[Source data]
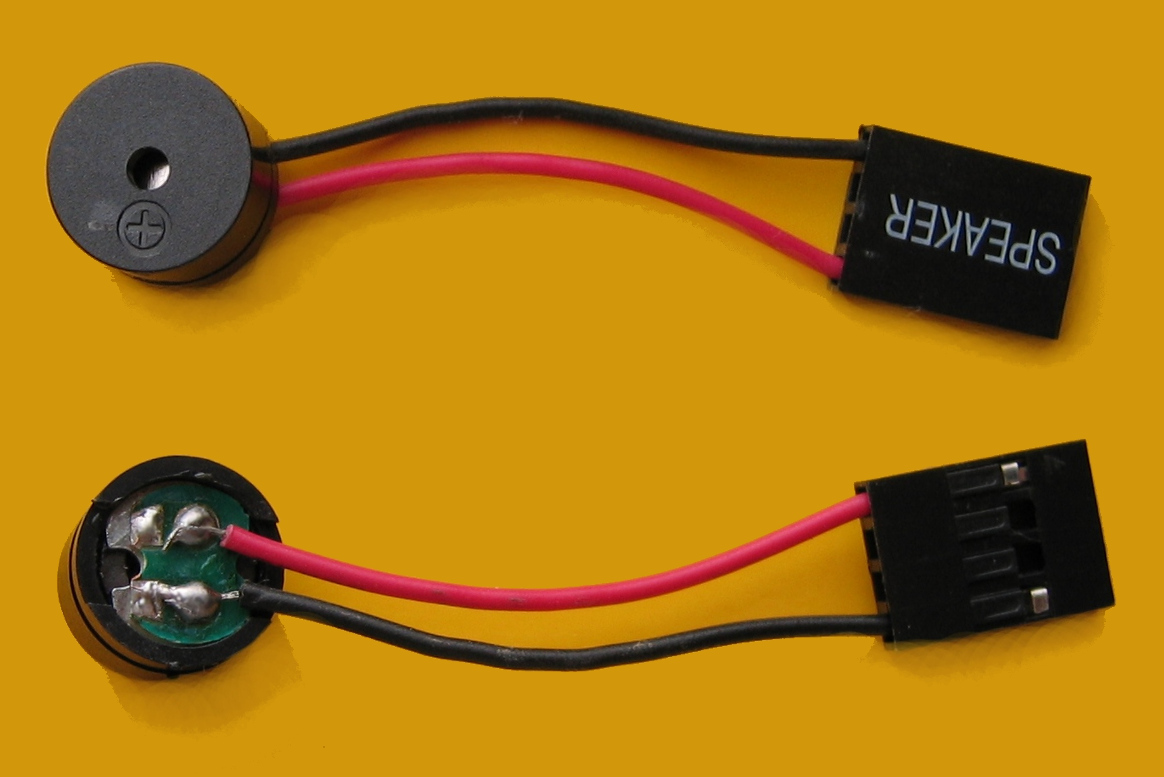 PC-Speaker
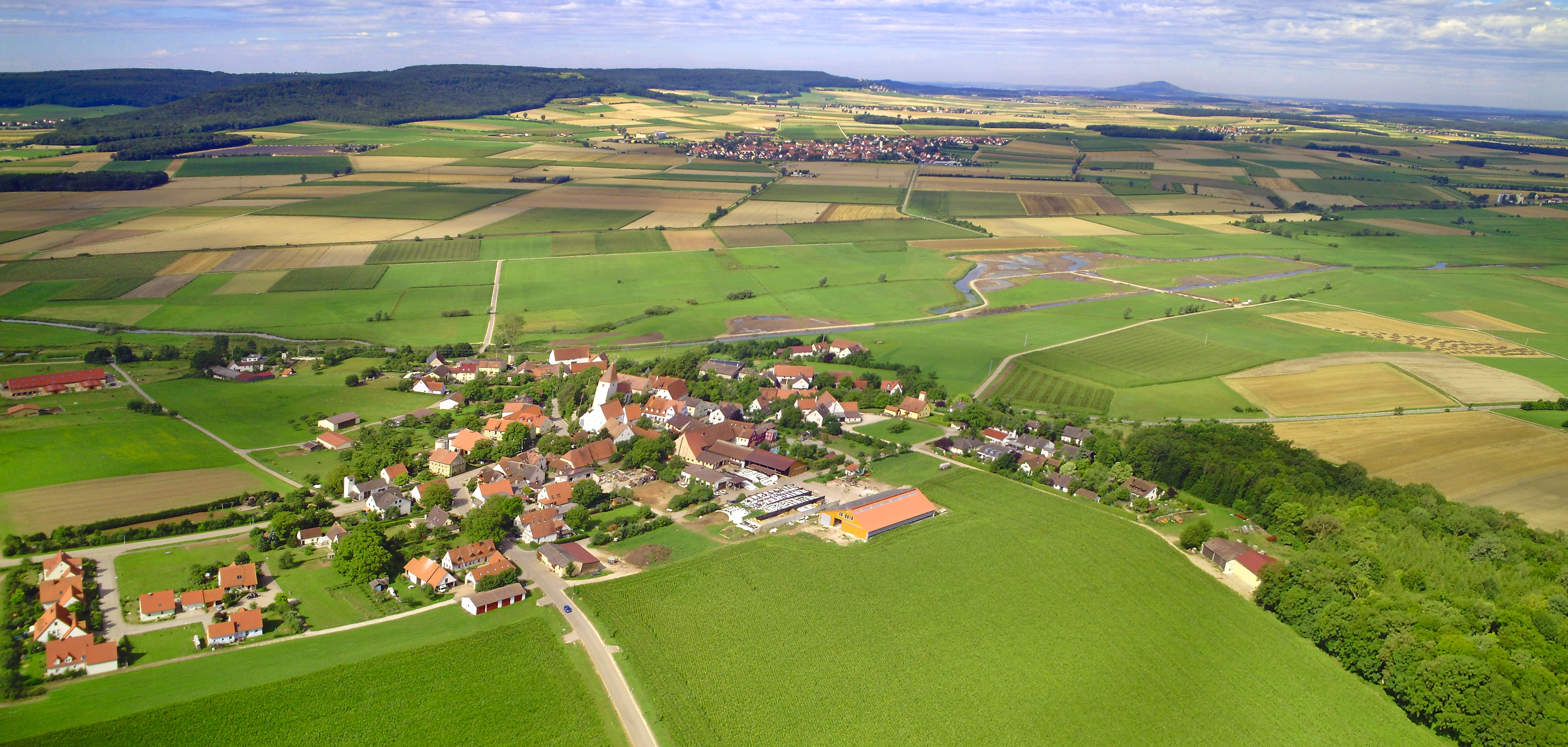 Aufgenommen mit einem Modellflugzeug, das Bild ist zusammengesetzt aus 5 Einzelaufnahmen
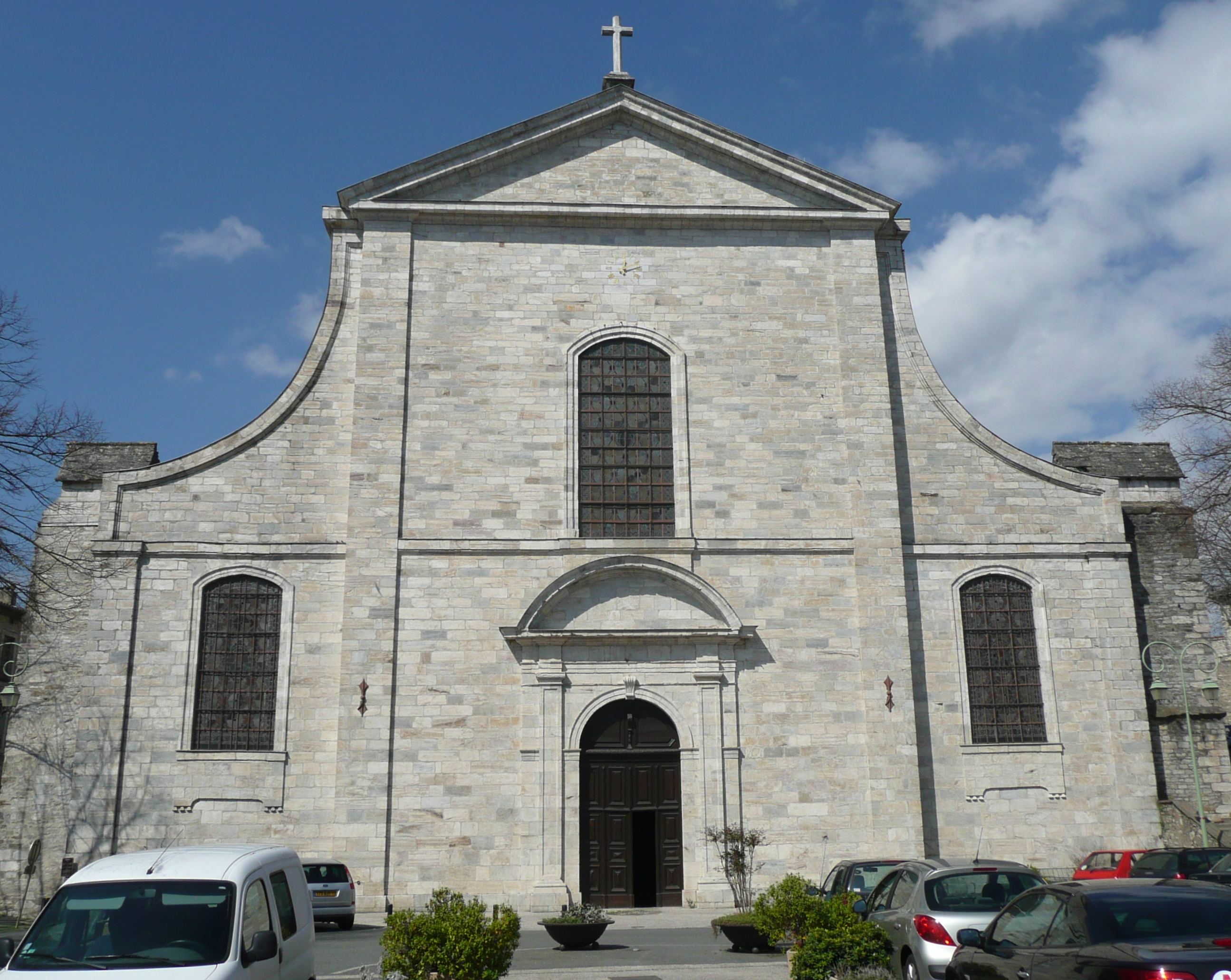 Saint-Pons-de-Thomières (Hérault) - cathédrale - Façade Est de style classique datant de 1711
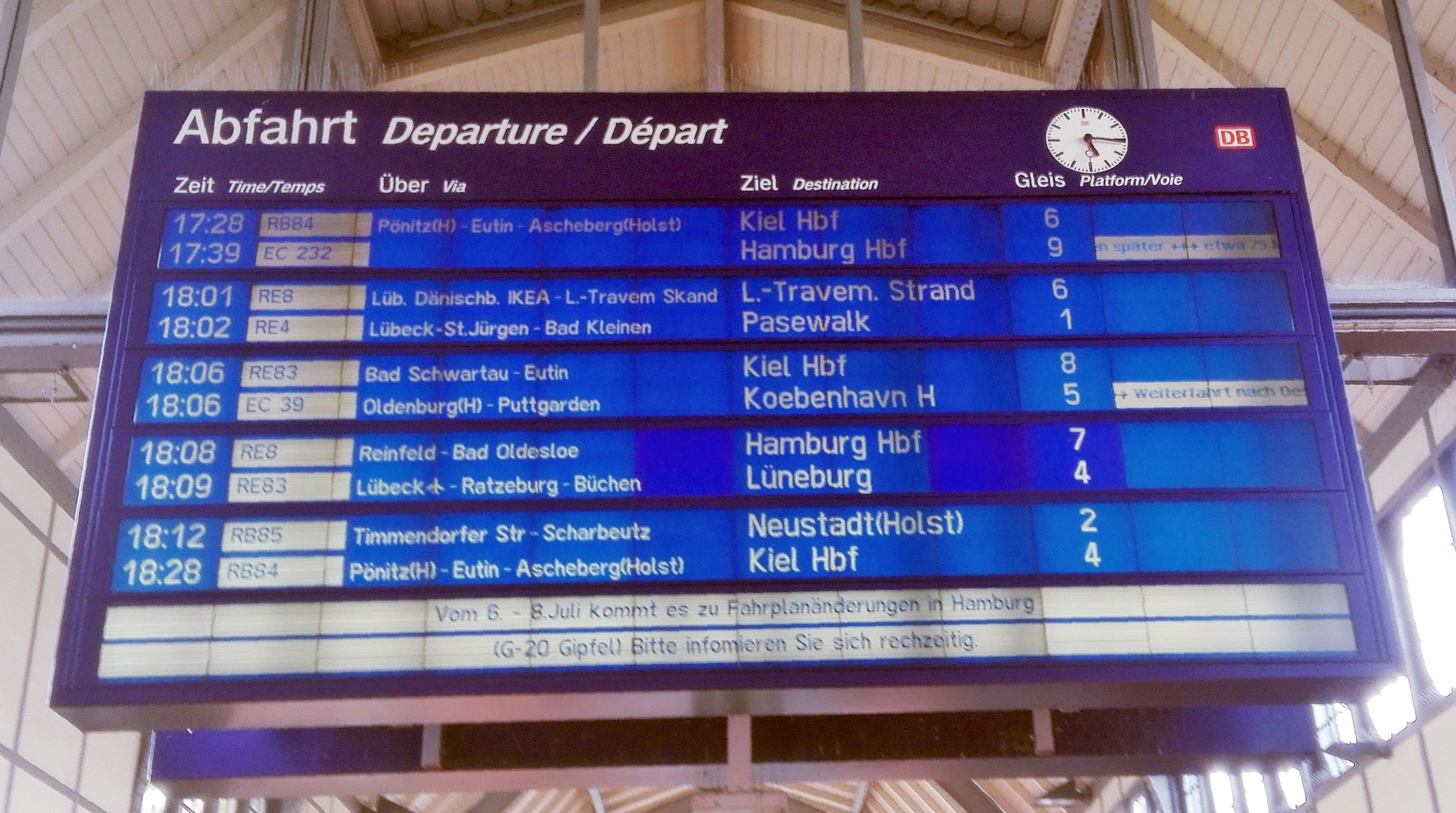 Zentrale doppelseitige Zugabfahrtstafel im Personensteg.
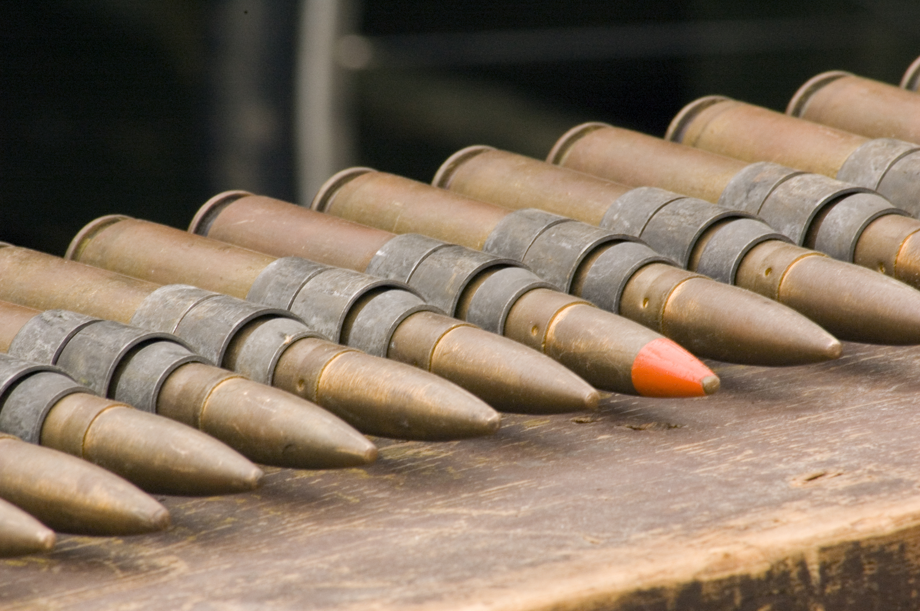 Belted .50 BMG

- WHAT THE TASK ASKS -
Except for the pictures, give the data again word for word.

- ANSWER BOX -
 PC-Speaker
 Aufgenommen mit einem Modellflugzeug, das Bild ist zusammengesetzt aus 5 Einzelaufnahmen
 Saint-Pons-de-Thomières (Hérault) - cathédrale - Façade Est de style classique datant de 1711
 Zentrale doppelseitige Zugabfahrtstafel im Personensteg.
 Belted .50 BMG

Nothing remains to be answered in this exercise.